C’est le cas notamment quand il travaille sur des images trouvées dont il décale le contenu pictural par des manipulations techniques ou la reproduction dans un nouveau format. Bien que les images provenant de diverses sources - allant des Daguerréotypes du XIXeme siecle aux photographies de presse de l’après guerre - illustrent des temps et des personnes du passé, elles sont aussi matière à questionner l'image contemporaine.
" De l’authentique aujourd’hui » (das Originale unserer Zeit) est le slogan d’un producteur de vaisselle allemand, représentatif de l’esprit postmoderne de la société de consommation au début des années 90. En photographiant ce slogan sur l'une des enseignes du magasin, juste avant sa démolition, Riemer crée une œuvre qui délivre un titre emblématique à sa deuxième exposition personnelle à la Galerie Dix9.

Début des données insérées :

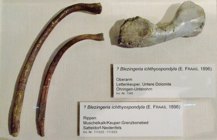 Fossil of Blezingeria, an extinct reptile - Muschelkalkmuseum Hagdorn

Le travail photographique de Riemer bouleverse l’idée traditionnellement admise de la photographie du point de vue de son contenu en même temps qu’il interroge sa tradition et sa fonction. Par son approche technique et théorique hautement précise, par le choix méticuleux des sujets , les œuvres de Riemer invitent le spectateur à questionner autant le medium que le message qu’il transmet.
La danse
Dans l’histoire de l’art, la représentation de la danse a toujours été une histoire de la séduction. Le personnage de Salomé, qui après avoir charmé Hérode de sa danse réclama la tête de Jean Baptiste, en donne un bon exemple. Alliée à des motifs de temples, la danse devient également un acte rituel destiné à apaiser les dieux. Danser se fait alors un acte de flatterie ; dans l’accomplissement du mouvement réside toujours le potentiel de la conquête et de la manipulation.
Sebastian Riemer se réfère délibérément à ces connotations de la danse et les transpose à la fonction de la photographie. Car la photographie elle aussi envoûte son spectateur de par son inconditionnelle exigence d’authenticité. Elle génère notre réalité sans se dévoiler sous ses traits les plus trompeurs. Cette stratégie est particulièrement visible dans les photographies de l’époque coloniale : Le phénomène de l’exotisme peut ainsi être considéré comme un produit des mises en scène photographiques du 19ème siècle, qui, sous le couvert d’une représentation objective, créa de toutes pièces l’idée du « sauvage » et de l’« étranger ».
Les poses figées des photographies de presse sélectionnées par Riemer sont des fragments de mouvement. Le geste pétrifié se transforme en une relique d’une architecture du mouvement encore incomplète. C’est à ce point de touche que se niche le potentiel manipulateur de la photographie, cette grande séductrice d’aujourd’hui.